The same goes for contract negotiations. If his initial demand is £100k p/w, it doesn't matter if you set your counter-offer to £1 or £76k. If said absolute is 33%, he will want 77 in his 2nd offer. And that is really his final offer in terms of "contract calculation points". If you want the weekly wage to be lower than that, you will need to increase other stuff to compensate until the contract is worth the same amount of points to the player.

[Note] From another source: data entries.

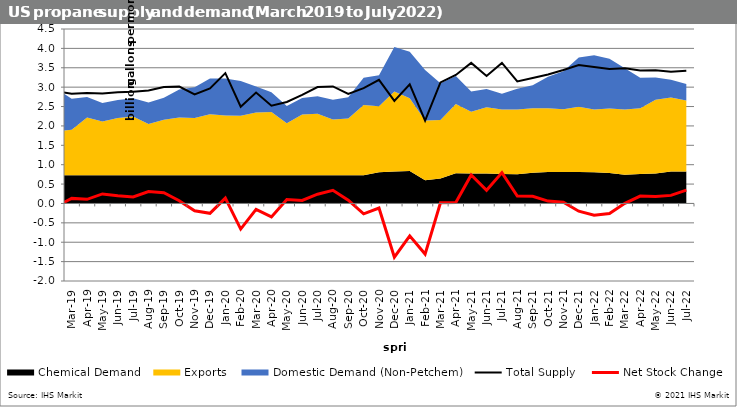
| Category | Total Supply  | Net Stock Change  |
|---|---|---|
| 2016-01-15 | 2.367 | -0.554 |
| 2016-02-15 | 2.439 | -0.44 |
| 2016-03-15 | 2.413 | 0.11 |
| 2016-04-15 | 2.392 | 0.254 |
| 2016-05-15 | 2.404 | 0.119 |
| 2016-06-15 | 2.36 | 0.258 |
| 2016-07-15 | 2.379 | 0.163 |
| 2016-08-15 | 2.388 | 0.091 |
| 2016-09-15 | 2.381 | 0.179 |
| 2016-10-15 | 2.373 | -0.275 |
| 2016-11-15 | 2.466 | -0.24 |
| 2016-12-15 | 2.417 | -0.743 |
| 2017-01-15 | 2.478 | -0.732 |
| 2017-02-15 | 2.431 | -0.477 |
| 2017-03-15 | 2.484 | -0.428 |
| 2017-04-15 | 2.444 | -0.122 |
| 2017-05-15 | 2.502 | 0.099 |
| 2017-06-15 | 2.492 | 0.239 |
| 2017-07-15 | 2.497 | 0.192 |
| 2017-08-15 | 2.469 | 0.234 |
| 2017-09-15 | 2.412 | -0.075 |
| 2017-10-15 | 2.61 | -0.231 |
| 2017-11-15 | 2.632 | -0.185 |
| 2017-12-15 | 2.659 | -0.353 |
| 2018-01-15 | 2.727 | -0.314 |
| 2018-02-15 | 2.719 | -0.081 |
| 2018-03-15 | 2.69 | 0.001 |
| 2018-04-15 | 2.685 | 0.125 |
| 2018-05-15 | 2.68 | 0.179 |
| 2018-06-15 | 2.705 | 0.27 |
| 2018-07-15 | 2.756 | 0.118 |
| 2018-08-15 | 2.82 | 0.171 |
| 2018-09-15 | 2.846 | 0.418 |
| 2018-10-15 | 2.868 | 0.115 |
| 2018-11-15 | 2.962 | -0.017 |
| 2018-12-15 | 2.993 | -0.245 |
| 2019-01-15 | 2.966 | -0.203 |
| 2019-02-15 | 2.888 | -0.073 |
| 2019-03-15 | 2.83 | 0.131 |
| 2019-04-15 | 2.85 | 0.106 |
| 2019-05-15 | 2.837 | 0.246 |
| 2019-06-15 | 2.866 | 0.2 |
| 2019-07-15 | 2.881 | 0.17 |
| 2019-08-15 | 2.913 | 0.309 |
| 2019-09-15 | 3.006 | 0.277 |
| 2019-10-15 | 3.014 | 0.071 |
| 2019-11-15 | 2.811 | -0.189 |
| 2019-12-15 | 2.969 | -0.253 |
| 2020-01-15 | 3.361 | 0.139 |
| 2020-02-15 | 2.495 | -0.661 |
| 2020-03-15 | 2.863 | -0.154 |
| 2020-04-15 | 2.52 | -0.347 |
| 2020-05-15 | 2.618 | 0.104 |
| 2020-06-15 | 2.8 | 0.077 |
| 2020-07-15 | 3.004 | 0.238 |
| 2020-08-15 | 3.018 | 0.34 |
| 2020-09-15 | 2.824 | 0.084 |
| 2020-10-15 | 2.974 | -0.267 |
| 2020-11-15 | 3.188 | -0.118 |
| 2020-12-15 | 2.647 | -1.387 |
| 2021-01-15 | 3.075 | -0.835 |
| 2021-02-15 | 2.139 | -1.306 |
| 2021-03-15 | 3.122 | 0.019 |
| 2021-04-15 | 3.313 | 0.022 |
| 2021-05-15 | 3.626 | 0.735 |
| 2021-06-15 | 3.289 | 0.338 |
| 2021-07-15 | 3.624 | 0.795 |
| 2021-08-15 | 3.147 | 0.189 |
| 2021-09-15 | 3.236 | 0.186 |
| 2021-10-15 | 3.326 | 0.061 |
| 2021-11-15 | 3.442 | 0.033 |
| 2021-12-15 | 3.569 | -0.199 |
| 2022-01-15 | 3.522 | -0.304 |
| 2022-02-15 | 3.47 | -0.26 |
| 2022-03-15 | 3.489 | 0.003 |
| 2022-04-15 | 3.432 | 0.191 |
| 2022-05-15 | 3.435 | 0.182 |
| 2022-06-15 | 3.4 | 0.209 |
| 2022-07-15 | 3.425 | 0.344 |

Edit: and yes, as said above never respond to transfer speculation in the press. Those are "mind games" sort of answers, all three of them. "Hands off" = make me a big bid - it is the sort of thing you say if you want to drive up the price of the player in question if you think you cannot keep him. "Listen to any offers" = I'll accept all offers - in FM10 his transfer status was actually set to Accept All Offers, I don't know if this is the case also in FM11. The middle option is somewhere in between, but it is also an "advertisement" for your player just like the two others.

If you want to keep your player, don't respond.

this rule isn't always true when agents are involved. the leeches will often accept a lot less than their initial demands as long as they get a big sweetener.

regarding transfers, apart from what has been mentioned above, try to make yourself respected and loved by your team. praise performances over 9.0, criticise performances below 6.0 and show your face for some press conferences. arrange successful tutoring and have your team performing well and players should be keener to stay with you.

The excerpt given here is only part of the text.